Entries taken from a collection
Segment Open

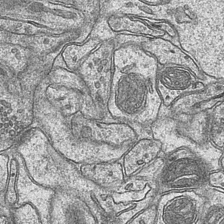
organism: Mouse
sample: CA1 Hippocampus
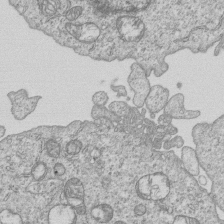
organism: Human
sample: MDA-MB-231 cells
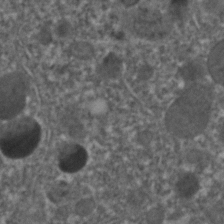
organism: C. elegans
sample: C. elegans embryo
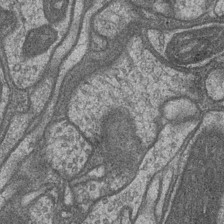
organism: Drosophila
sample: Optic medulla
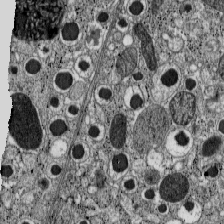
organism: C57BL Mouse
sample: Pancreatic islet
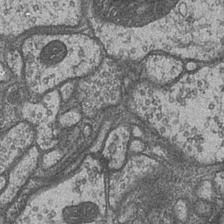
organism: Drosophila
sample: Optic medulla
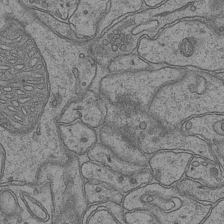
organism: Mouse
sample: CA1 Hippocampus
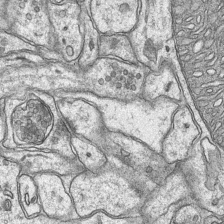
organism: Mouse
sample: CA1 Hippocampus
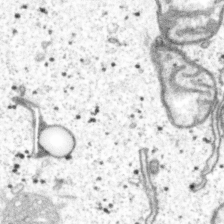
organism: Human
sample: HeLa cells
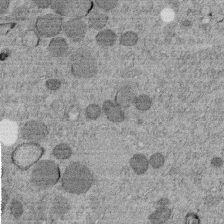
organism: C. elegans
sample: C. elegans embryo early stage
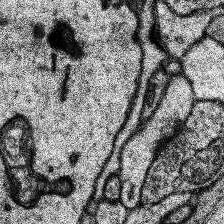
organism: Human
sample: Temporal Lobe
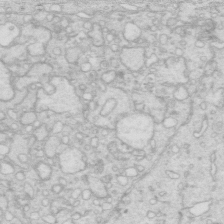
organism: Mouse
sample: Multiciliated cells
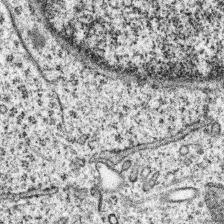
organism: Human
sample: HeLa cells
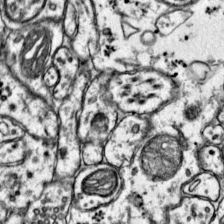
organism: Mouse
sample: Primary visual cortex
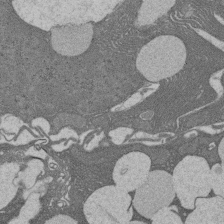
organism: Rat
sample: Salivary granule
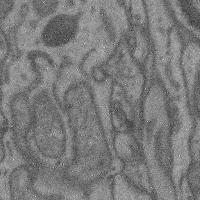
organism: Mouse
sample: Cerebral cortex
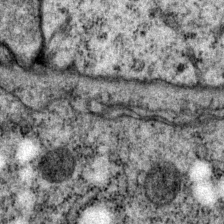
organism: P. pacificus
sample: Pharynx
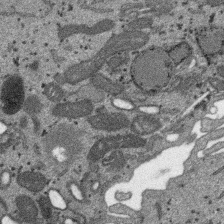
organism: Human
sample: Lung epithelial cells infected with SARS-CoV-2
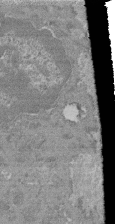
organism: Mouse
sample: Glomerulus
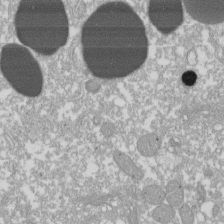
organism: Xenopus
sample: Cilia; centrioles in frog embryo cells
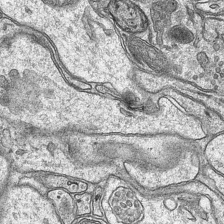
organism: Mouse
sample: CA1 Hippocampus
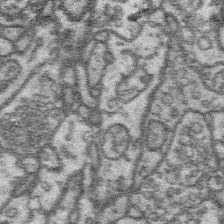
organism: Platynereis dumerilii
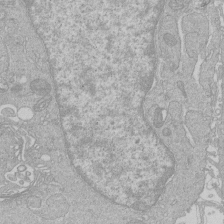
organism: Human
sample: Macrophage cells
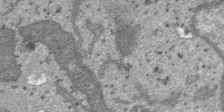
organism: Human
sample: Lung epithelial cells infected with SARS-CoV-2
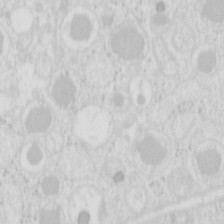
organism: Mouse
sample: Pancreas
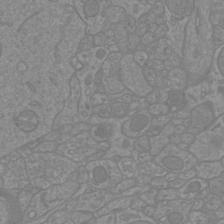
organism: Mouse
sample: Cortical neurons
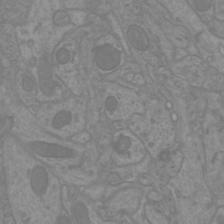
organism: Mouse
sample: Cortical neurons
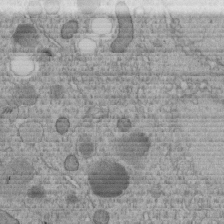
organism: C. elegans
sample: C. elegans embryo early stage
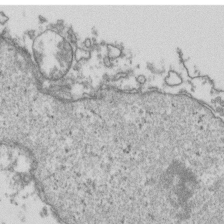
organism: Human
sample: Activated Jurkat CD4+ T cells
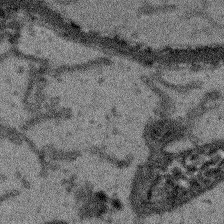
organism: Arabidopsis thaliana
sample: Root tip
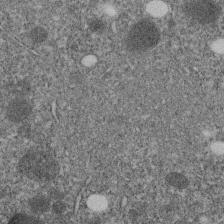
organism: C. elegans
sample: C. elegans embryo early stage
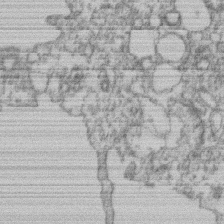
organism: Mouse
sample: T cell stromal cell synapse
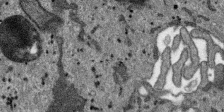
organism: Human
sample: Lung epithelial cells, uninfected (mock) control
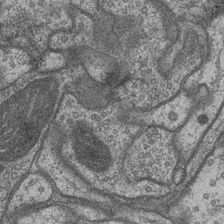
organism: Drosophila
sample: Optic medulla
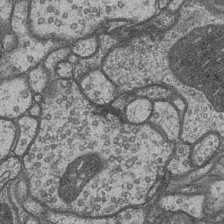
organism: Drosophila
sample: Optic medulla

Segment Closed

**WHAT IS NEEDED**
Your answer must be the exact lines of the records from the first one through the line containing "sample: Salivary granule", with no pictures in it.

**RESULT**
organism: Mouse
sample: CA1 Hippocampus
organism: Human
sample: MDA-MB-231 cells
organism: C. elegans
sample: C. elegans embryo
organism: Drosophila
sample: Optic medulla
organism: C57BL Mouse
sample: Pancreatic islet
organism: Drosophila
sample: Optic medulla
organism: Mouse
sample: CA1 Hippocampus
organism: Mouse
sample: CA1 Hippocampus
organism: Human
sample: HeLa cells
organism: C. elegans
sample: C. elegans embryo early stage
organism: Human
sample: Temporal Lobe
organism: Mouse
sample: Multiciliated cells
organism: Human
sample: HeLa cells
organism: Mouse
sample: Primary visual cortex
organism: Rat
sample: Salivary granule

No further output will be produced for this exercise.